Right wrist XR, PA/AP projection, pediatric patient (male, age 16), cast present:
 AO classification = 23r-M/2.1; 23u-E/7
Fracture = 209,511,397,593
...
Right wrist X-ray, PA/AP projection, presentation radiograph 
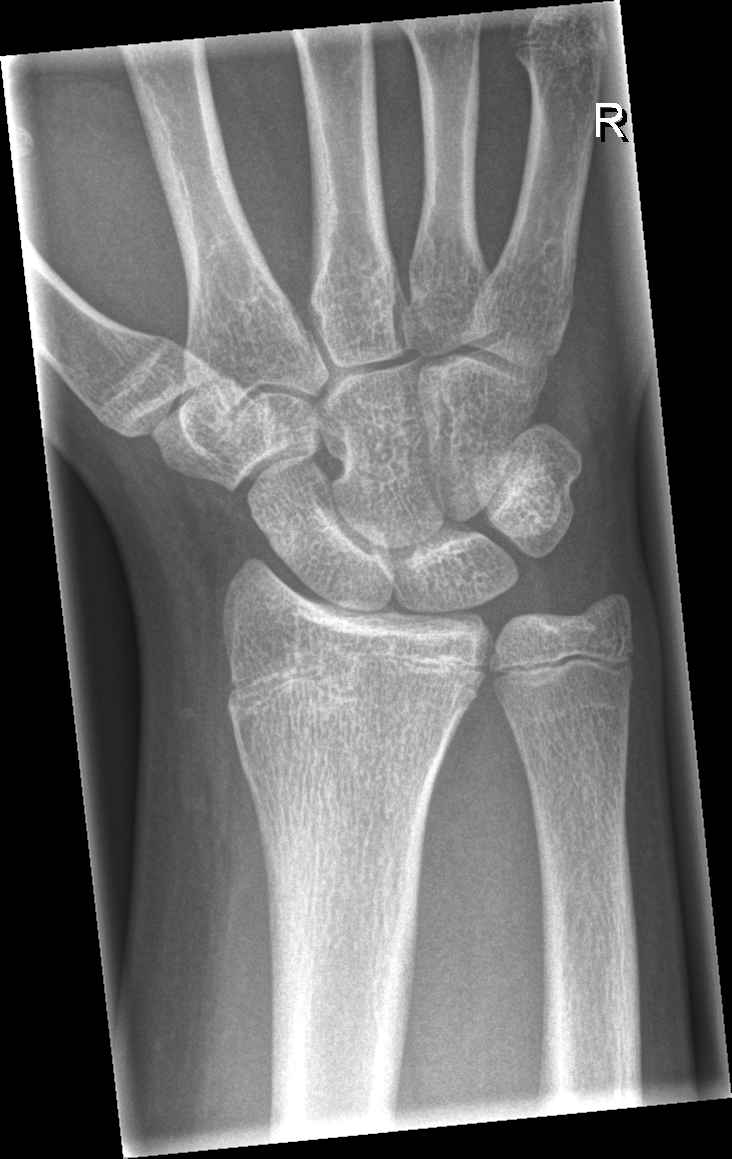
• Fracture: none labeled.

## WHAT NEEDS TO BE DONE
In the listing above, locate the line with "Right wrist XR, PA/AP" and the line with "Fracture = 209,511,397,593", then extract exactly those lines and every line between them, and nothing more.

## THE ANSWER
Right wrist XR, PA/AP projection, pediatric patient (male, age 16), cast present:
 AO classification = 23r-M/2.1; 23u-E/7
Fracture = 209,511,397,593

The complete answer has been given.